Grand Theft Auto: Vice City – „gra, która spodoba się każdemu”. 10 najlepszych gier 2002 roku

Dariusz Matusiak

Grand Theft Auto: Vice City – „gra, która spodoba się każdemu”

Data premiery: 29 października

Producent: Rockstar North

Gatunek: gra akcji TPP

Platformy: PlayStation 2 (Xbox i PC w 2003)

Dlaczego Vice City to jedyna gra, jaką zabrałbym na bezludną wyspę? Spieszę z wyjaśnieniem. Ogromne miasto – to przede wszystkim rzuca graczem o podłogę. Liberty City z GTA3 to niewielka mieścina w porównaniu z rozmiarem Vice City. [...] Na dodatek miasto tętni własnym życiem! Setki przechodniów załatwiających swoje sprawy, kierowcy przestrzegający przepisów, policja goniąca oprychów, aresztowania, bójki na chodnikach, strzelaniny, wypadki, panienki lekkich obyczajów na przedmieściach. Świadomość bycia jednostką w takim otoczeniu to główny efekt napędzający rozgrywkę.

Grand Theft Auto: Vice City to gra, która spodoba się każdemu.
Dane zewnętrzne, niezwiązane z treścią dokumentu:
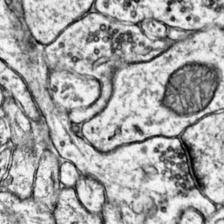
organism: Mouse
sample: Primary visual cortex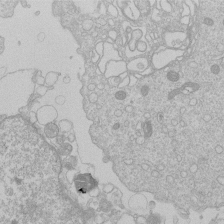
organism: Human
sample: Macrophage cells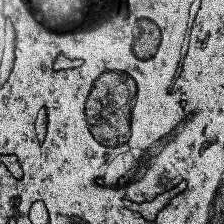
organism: Human
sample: Temporal Lobe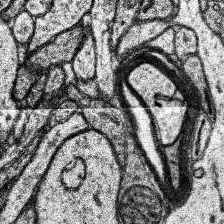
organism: Human
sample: Temporal Lobe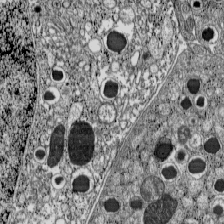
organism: C57BL Mouse
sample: Pancreatic islet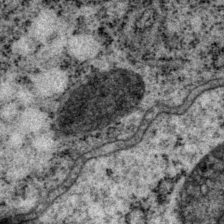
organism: P. pacificus
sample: Pharynx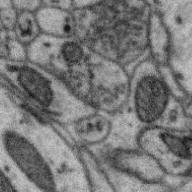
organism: Zebra finch
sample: Brain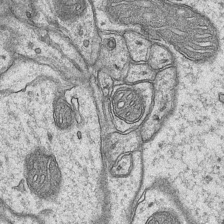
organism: Mouse
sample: CA1 Hippocampus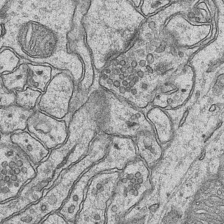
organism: Mouse
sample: CA1 Hippocampus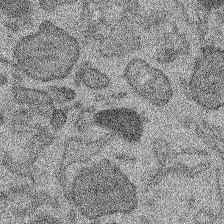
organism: Human
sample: HeLa cells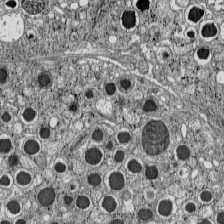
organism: C57BL Mouse
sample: Pancreatic islet

Jeśli nie jesteś ortodoksyjnym obrońcą moralności, na pewno znajdziesz tutaj coś dla siebie. Żyć, nie umierać, grać, nie marudzić. Już na samą myśl o kolejnej odsłonie serii przechodzą mnie ciarki.
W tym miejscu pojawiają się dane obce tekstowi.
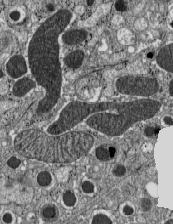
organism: C57BL Mouse
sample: Pancreatic islet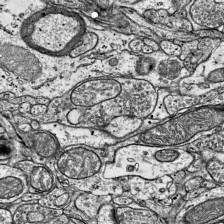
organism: Mouse
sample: Visual Cortex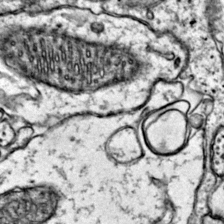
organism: Mouse
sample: Primary visual cortex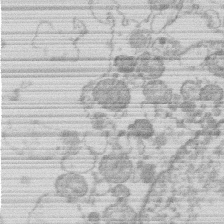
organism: Human
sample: Macrophage cells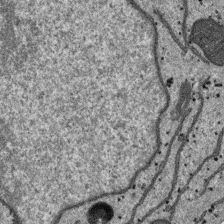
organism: Human
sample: Lung epithelial cells, uninfected (mock) control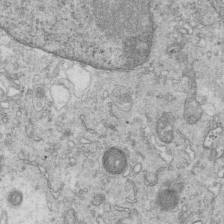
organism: Mouse
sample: Multiciliated cells

Recenzja gry Grand Theft Auto: Vice City, „Click!” nr 02/2003, ocena: 5+/6

Po ponad dekadzie od premiery ostatniej części, czyli GTA5, i jeszcze bez konkretów co do daty wydania GTA6 możemy tylko powspominać z rozrzewnieniem czasy, gdy gry z tej serii ukazały się w odstępie zaledwie roku. Po wciąż jeszcze świeżym i oszałamiającym GTA3 Rockstar nagle wypuścił coś jeszcze doskonalszego: GTA: Vice City! Trójwymiarowy, otwarty świat z pełną swobodą, który tak zachwycił poprzednio, teraz został jeszcze bardziej dopracowany. Największą atrakcją było jednak przeniesienie akcji w lata 80. i odtworzenie klimatu serialu Miami Vice oraz filmu Człowiek z blizną.
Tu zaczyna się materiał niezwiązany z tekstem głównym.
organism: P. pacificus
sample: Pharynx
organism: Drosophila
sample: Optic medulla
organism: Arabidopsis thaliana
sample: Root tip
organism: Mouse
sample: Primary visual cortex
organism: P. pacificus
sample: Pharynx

Dzięki temu gra nie sprawiała wrażenia zwykłego odcinania kuponów czy pakietu nowych misji, jakie często ukazywały się po tak krótkim czasie. Vice City miało zupełnie nowe, ogromne, jeszcze bardziej „żywe” miasto, więcej szczegółów, inną historię i bohaterów, z których główny w końcu zaczął mówić, i to głosem samego Raya Liotty. No i bombardowało w każdej minucie najbardziej znanymi przebojami muzycznymi z lat 80. Nie bez powodu to właśnie ścieżka dźwiękowa jest często wymieniana jako największa zaleta gry, której równie dobrze się słucha, jak ogląda. Dodajmy do tego właśnie kolorową, śliczną grafikę, bezproblemowe działanie na PlayStation 2 i mamy produkt, który zachwycał nie tylko graczy. GTA: Vice City do dziś jest często uważane za najlepszą pozycję z całej serii.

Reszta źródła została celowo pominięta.